The comparative effectiveness of transrectal and transperineal prostate biopsy in detecting clinically significant prostate cancer is not well understood. We conducted a randomized clinical trial to determine whether transperineal biopsy improves the detection of clinically significant prostate cancer.
Of the 840 men randomized, 93% were White, 44% had a previous biopsy, with a median age of 66 years and median PSA density of 0.14. Of these, 384 underwent transrectal and 398 underwent transperineal prostate biopsy. Prebiopsy prostate MRI was performed in 96% of men. Grade Group ≥ 2 prostate cancer was classified as clinically significant. Odds ratios were calculated using logistic regression to evaluate the effect of biopsy procedures on cancer detection rates.
The detection rates of clinically significant prostate cancer were 47.1% and 43.2% (odds ratio 1.17; 95% CI, 0.88-1.55) for transrectal and transperineal biopsy, respectively. Age, PSA density, clinical stage and Prostate Imaging Reporting and Data System score were associated with the diagnosis of clinically significant cancer, whereas history of previous biopsy, anterior tumors, and biopsy procedure (transrectal or transperineal) were not. Clinically significant cancer detection rates in biopsy-naïve men undergoing MRI-targeted transrectal or transperineal biopsy were 59% and 62%, respectively. The overall cancer detection rates following transrectal and transperineal biopsy were 72.1% and 70.4%, respectively.
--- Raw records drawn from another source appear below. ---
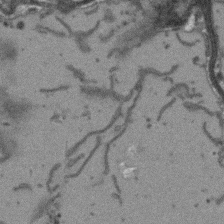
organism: Arabidopsis thaliana
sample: Root tip
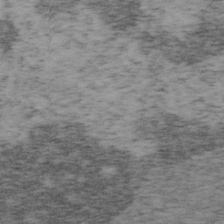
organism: Mouse
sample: OT-I killer T cells with ID8 ovarian cancer cells
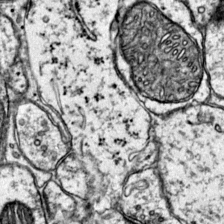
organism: Mouse
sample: Primary visual cortex
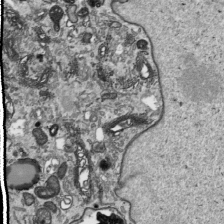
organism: Human
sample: Mitochondria in HCT116 cells
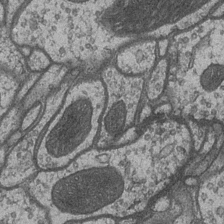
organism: Drosophila
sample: Optic medulla
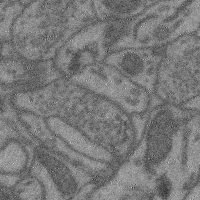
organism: Mouse
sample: Cerebral cortex
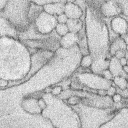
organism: Rabbit
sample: Retina
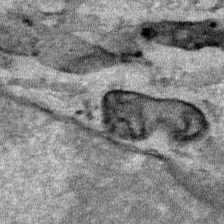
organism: Human
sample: Mitochondria in HCT116 cells
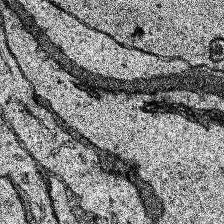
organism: Human
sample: Temporal Lobe
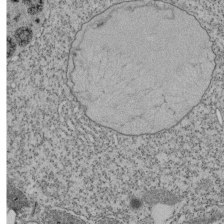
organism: Tetrahymena
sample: Cilia in tetrahymena
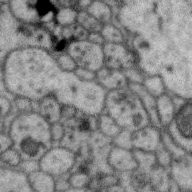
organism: Zebra finch
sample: Brain

There was no significant difference noted in the detection of clinically significant prostate cancer following transrectal or transperineal prostate biopsy. Urologists may utilize either biopsy procedure that best suits their patients' needs and practice setting.
经直肠和经会阴前列腺穿刺活检在检测临床显著前列腺癌方面的相对有效性尚未得到充分了解。我们进行了一项随机临床试验,以确定经会阴穿刺活检是否能提高临床显著前列腺癌的检测率。
在840名随机分组的男性中,93%为白人,44%曾接受过穿刺活检,中位年龄为66岁,中位前列腺特异抗原(PSA)密度为0.14。其中,384人接受经直肠前列腺穿刺活检,398人接受经会阴前列腺穿刺活检。96%的男性在穿刺活检前进行了前列腺磁共振成像(MRI)检查。2级及以上前列腺癌被分类为临床显著前列腺癌。使用逻辑回归计算优势比,以评估穿刺活检程序对癌症检测率的影响。
经直肠和经会阴穿刺活检的临床显著前列腺癌检测率分别为47.1%和43.2%(优势比1.17;95%置信区间,0.88 - 1.55)。年龄、PSA密度、临床分期以及前列腺影像报告和数据系统评分与临床显著癌症的诊断相关,而既往穿刺活检史、前部肿瘤和穿刺活检程序(经直肠或经会阴)则无关。接受MRI引导的经直肠或经会阴穿刺活检的初诊男性中,临床显著癌症检测率分别为59%和62%。经直肠和经会阴穿刺活检后的总体癌症检测率分别为72.1%和70.4%。
经直肠或经会阴前列腺穿刺活检后在临床显著前列腺癌检测方面未发现显著差异。泌尿外科医生可根据最适合患者需求和实际情况的穿刺活检程序进行选择。